4. Create and name an auto-scaling policy. Specify the storage utilization target, the maximum storage capacity, and the target metric.

5. Choose Save changes.

When you save and enable the new policy, the policy becomes active for the cluster. Amazon MSK then expands the cluster's storage when the storage utilization target is reached.

Setting up auto-expansion using the CLI

1. Use the RegisterScalableTarget command to register a storage utilization target.

2. Use the PutScalingPolicy command to create an auto-expansion policy.

Setting up auto-expansion using the API

1. Use the RegisterScalableTarget API to register a storage utilization target.

2. Use the PutScalingPolicy API to create an auto-expansion policy.

Manual scaling

To increase storage, wait for the cluster to be in the ACTIVE state. Storage scaling has a cool-down period of at least six hours between events. Even though the operation makes additional storage available right away, the service performs optimizations on your cluster that can take up to 24 hours or more. The duration of these optimizations is proportional to your storage size.

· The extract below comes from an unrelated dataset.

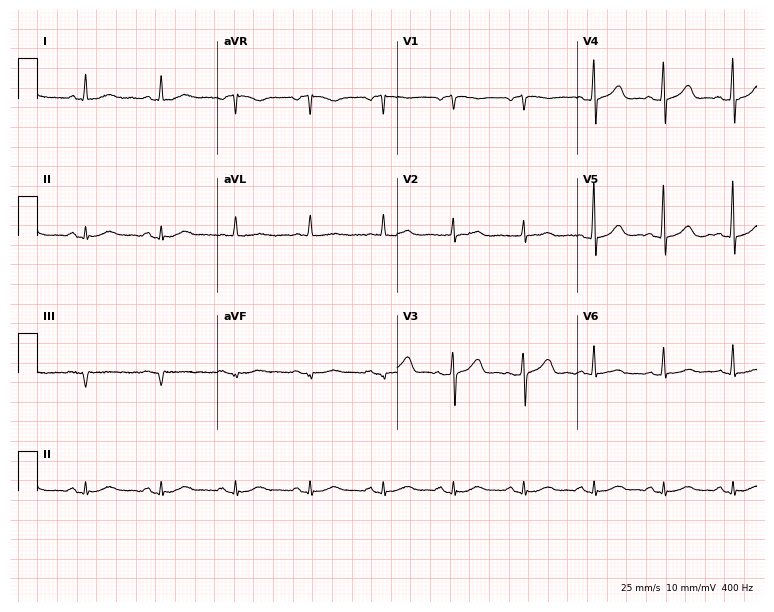
Electrocardiogram, a 67-year-old male. Of the six screened findings (first-degree AV block, right bundle branch block (RBBB), left bundle branch block (LBBB), sinus bradycardia, atrial fibrillation (AF), sinus tachycardia), none is recorded. Other findings, if any, are not listed.

Scaling up broker storage using the AWS Management Console

1. Open the Amazon MSK console at https://console.aws.amazon.com/msk/.

2. Choose the MSK cluster for which you want to update broker storage.

3. In the Storage section, choose Edit.

4. Specify the storage volume you want. You can only increase the amount of storage, you can't decrease it.

5. Choose Save changes.

Scaling up broker storage using the AWS CLI

Run the following command, replacing ClusterArn with the Amazon Resource Name (ARN) that you obtained when you created your cluster. If you don't have the ARN for your cluster, you can find it by listing all clusters. For more information, see the section called “Listing Clusters” (p. 16).

Replace Current-Cluster-Version with the current version of the cluster.

Important

Cluster versions aren't simple integers. To find the current version of the cluster, use the DescribeCluster operation or the describe-cluster AWS CLI command. An example version is KTVPDKIKX0DER.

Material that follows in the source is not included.